I feel bad for Johnny Depp, Armie Hammer and Jerry Bruckheimer. They're in the unenviable position of going on the European press tour for The Lone Ranger weeks after the movie utterly flopped in the US. When you're doing press before a movie comes out - even a piece of shit stinker like The Lone Ranger - you can put on a brave face and bluff your way through. But once you're doing press in the shadow of bomb - one month after release the film hasn't cracked $100 million and has lost most of its theaters - everything gets squirmy and you have to answer questions like "Why did this movie do so badly in America?"
The answer: the critics! While talking to Yahoo! UK, Johnny Depp, Armie Hammer and Jerry Bruckheimer presented a unified face that laid all the film's box office woes at the feet of people like yours truly, a guy writing about movies from his bedroom in Los Feliz. Glad to know I can undermine the efforts of the richest, most powerful men in show business right here from my desk, all while sans pants.
The complaint amongst the three is the same: critics walked into the movie ready to hate it and pan it. Reviews, they say, were written well in advance of release. It's the usual whine from people like this, people who don't realize that The Lone Ranger's dismal 28% fresh rating on Rotten Tomatoes well outstrips the 20% rating of a successful film like Transformers: Revenge of the Fallen. Or they do realize it, but they just can't say 'This movie sucks, sorry about that,' because they're still selling the movie. Armie Hammer will probably say something to that effect in a couple of years, though.
I wish critics could kill movies - Hollywood would be in better shape. No, critics are largely ineffectual when it comes to the big films. We can't get you guys to go se the good ones, and we have a hard time keeping you guys away from the shitty ones. Sometimes the public sees through a movie in advance - The Lone Ranger being a good example - but it rarely has anything to do with the likes of us. What critics are good for, in general, are the following:
- We champion little movies. This is our best function, letting you know about smaller films you might otherwise miss. The selling of big movies is like the selling of cigarettes - they have that shit down to a science and no amount of warnings will dissuade the targeted consumer. But little movies need the push from critics, and at our best that's what we do.
- We contextualize the big movies. If you're the kind of person who likes thinking about movies (and you're at this site so I really hope you do) a review can give you a new way of thinking about a movie. This is the most fun part of the job, when you have a specific take on a movie's meaning.
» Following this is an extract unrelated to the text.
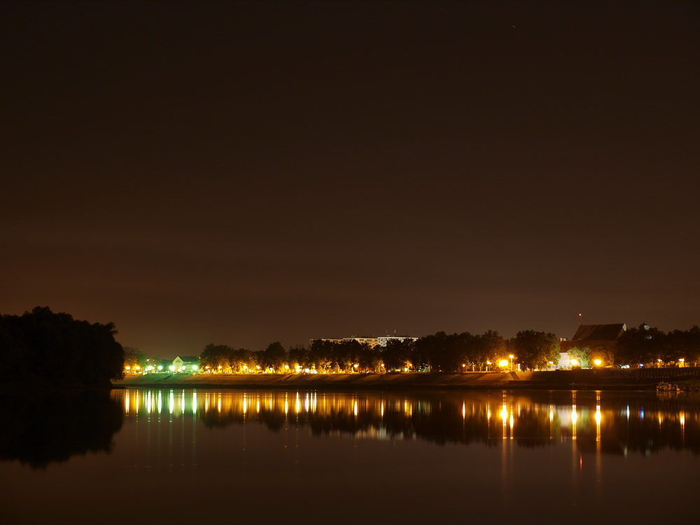 Slavonski Brod, noću.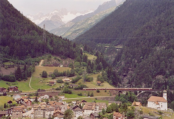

But that's about it, really. I don't think critics should be consumer advocates and I don't think most most people approach them that way. It seems like most folks now read reviews to get their preconceived notions reinforced, which is why people go apeshit about negative reviews of anticipated blockbusters they haven't seen.
For now critics are happy to take the scorn of Team The Lone Ranger. It makes us feel like we have a purpose, if only for a moment. But these guys should really be looking inward and trying to figure out why nobody wanted to see their steaming pile. I guarantee it had nothing to do with reviews.